Читаем Дзига Вертов полностью

Но картина называлась «Человек с киноаппаратом» не оттого, что Кауфман сам появлялся в нескольких местах на экране. Фильм не сводился к рассказу об операторе и особенностях его работы, как это чаще всего считается.

Дневниковые записи Вертова двадцать седьмого года заполнены всевозможными вариантами будущего построения картины (дополнительное опровержение разговоров о бесплановости работы).

Сами по себе наброски очень живы и интересны, иногда даже с детективно-приключенческим уклоном.

Но картина на них мало похожа (дополнительное подтверждение отдаленности предварительных построений на бумаге от окончательных — после исследования конкретно снятого материала). Во всех умозрительных вариантах героем картины был почти все время присутствующий на экране оператор (или его камера; уставший оператор засыпал на пляже и видел во сне, как камера отправлялась сама гулять по жизни).

В самом фильме героем стал не оператор, а человек с киноаппаратом — при всей внешней близости понятий они в данном случае оказывались отнюдь не адекватными.

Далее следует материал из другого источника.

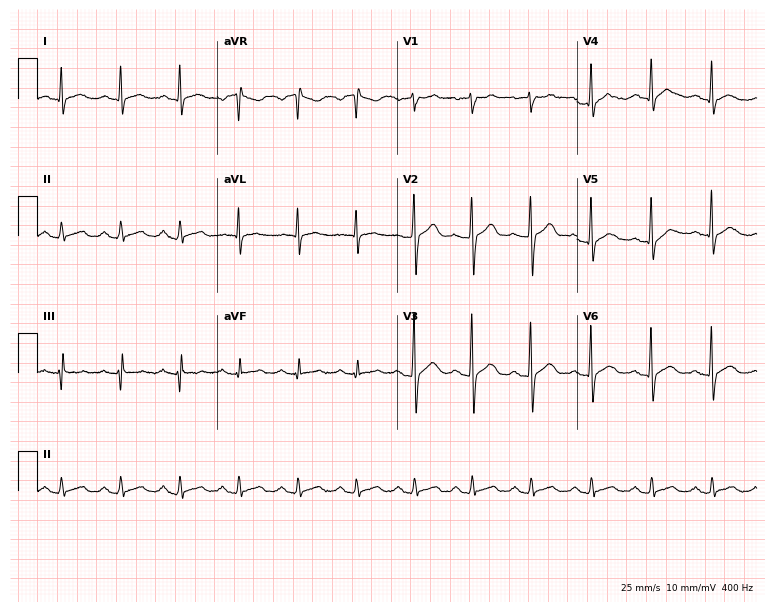
ECG (7.3-second recording at 400 Hz) — a man, 44 years old. Screened for six findings — first-degree AV block, right bundle branch block (RBBB), left bundle branch block (LBBB), sinus bradycardia, atrial fibrillation (AF), sinus tachycardia — none is recorded.
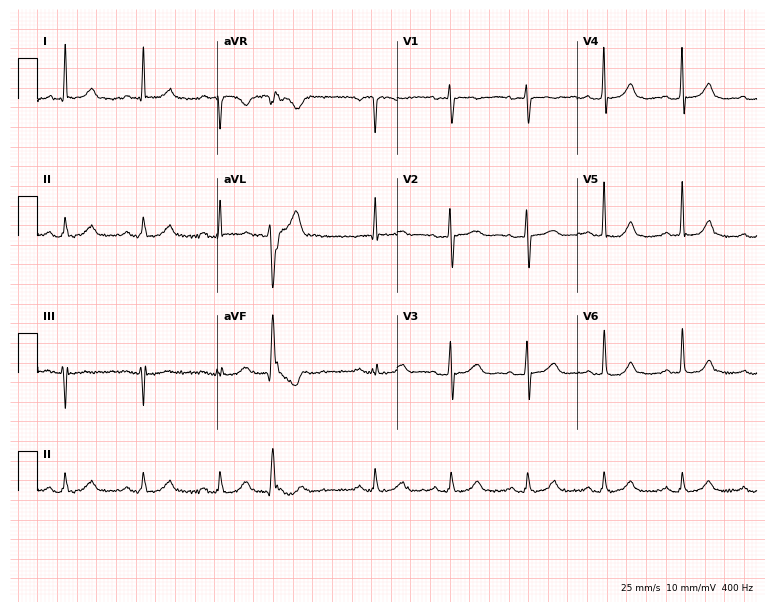
12-lead ECG from an 83-year-old female. No first-degree AV block, right bundle branch block (RBBB), left bundle branch block (LBBB), sinus bradycardia, atrial fibrillation (AF) or sinus tachycardia recorded for this tracing. Other findings, if any, are not listed.
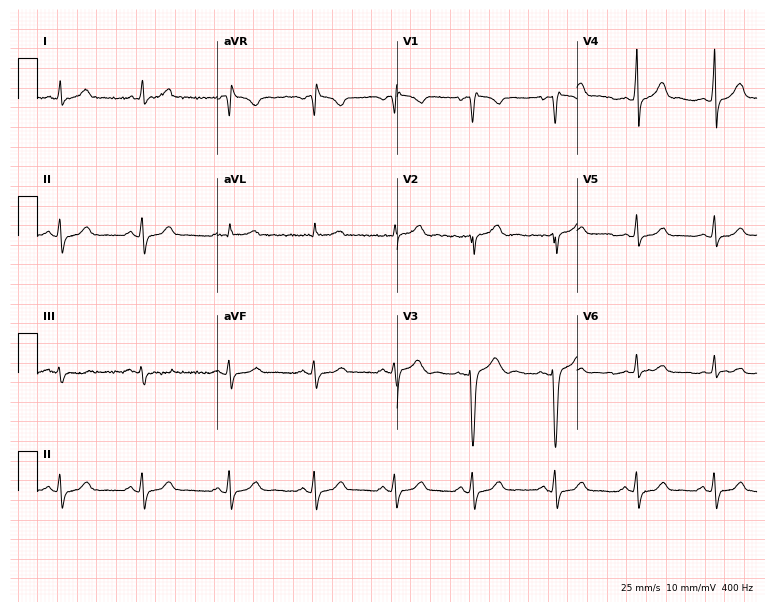
Resting 12-lead electrocardiogram (7.3-second recording at 400 Hz). Patient: a 23-year-old female. None of these six findings is recorded: first-degree AV block, right bundle branch block, left bundle branch block, sinus bradycardia, atrial fibrillation, sinus tachycardia.
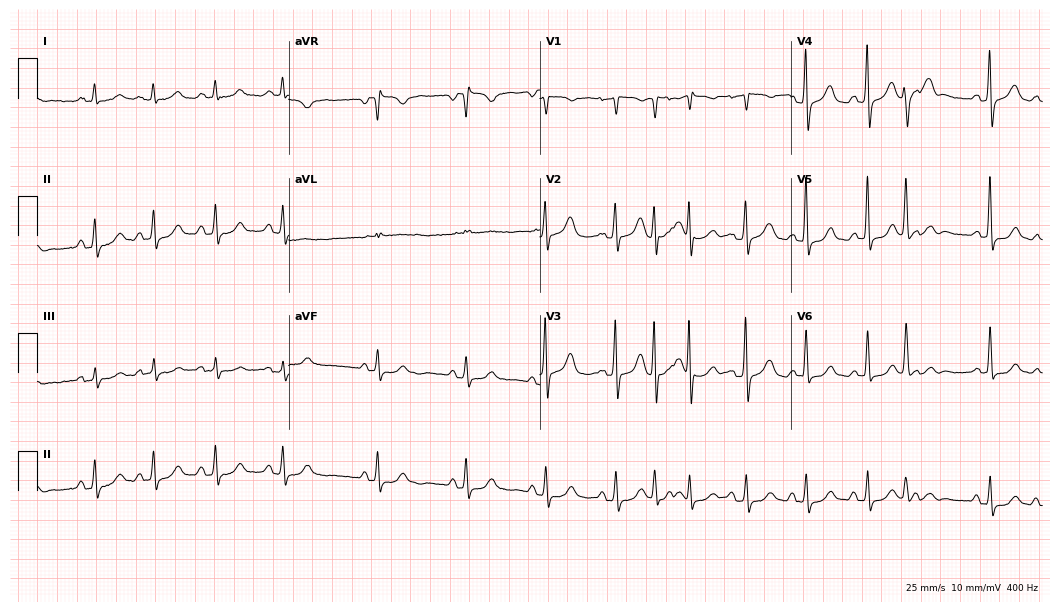
12-lead ECG (10.2-second recording at 400 Hz) from a 74-year-old woman. Labelled as a normal ECG.
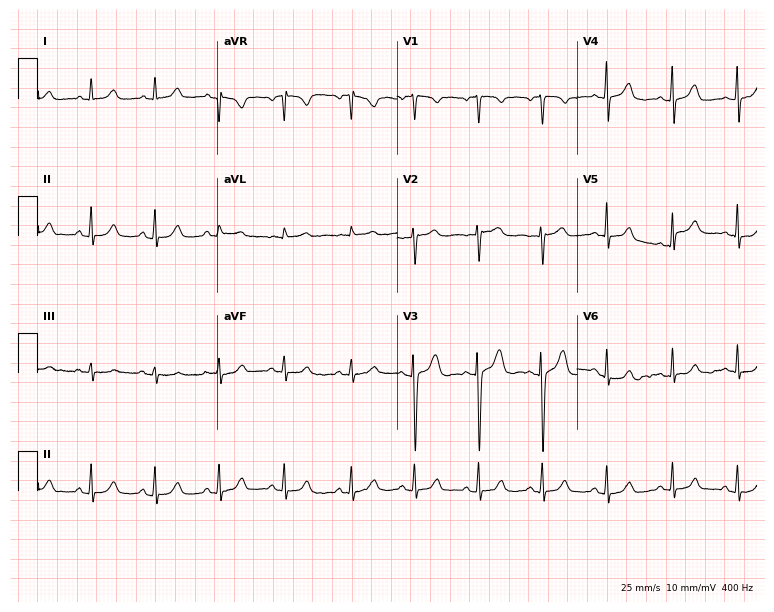
Electrocardiogram (7.3-second recording at 400 Hz), a 33-year-old female patient. Overall reading on record: normal ECG.
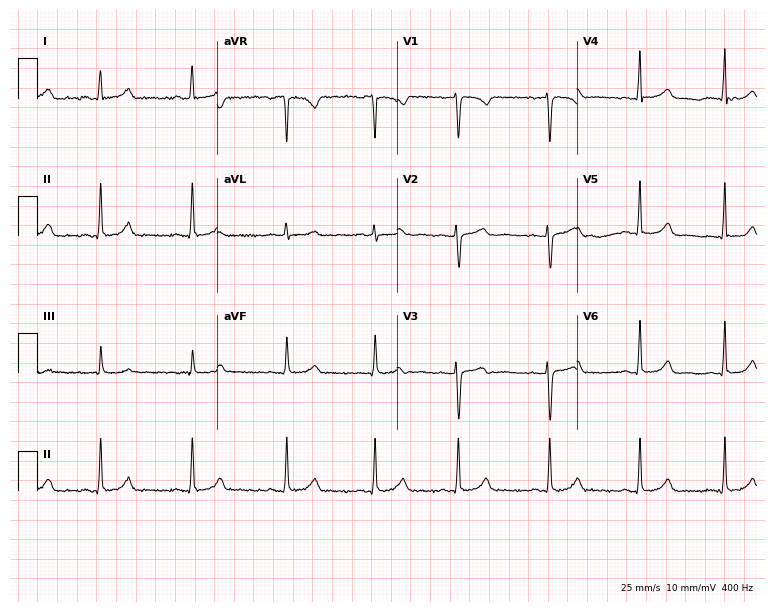
12-lead ECG from a 35-year-old female (7.3-second recording at 400 Hz). Recorded interpretation: within normal limits.

Человек с киноаппаратом — не тот, что иногда мелькал с камерой в руках в кадре.

Но тот, что постоянно присутствовал (как и во многих других лентах Вертова) за кадром.

Не Кауфман.

И не Вертов.

И не кто-либо другой из авторов.

Вообще не конкретное лицо, а традиционный лирический герой вертовской поэзии.

Не обретая реально зримых очертаний на экране, он тем не менее был наделен, как и всякий человек, своеобразием черт.

Индивидуальность проявлялась в особой остроте видения окружающего мира. Но врезаясь в гущу жизни, человек с киноаппаратом не только пристально наблюдал ее подробности. Он чутко реагировал на них, передавал всю полноту эмоций от восприятия действительности.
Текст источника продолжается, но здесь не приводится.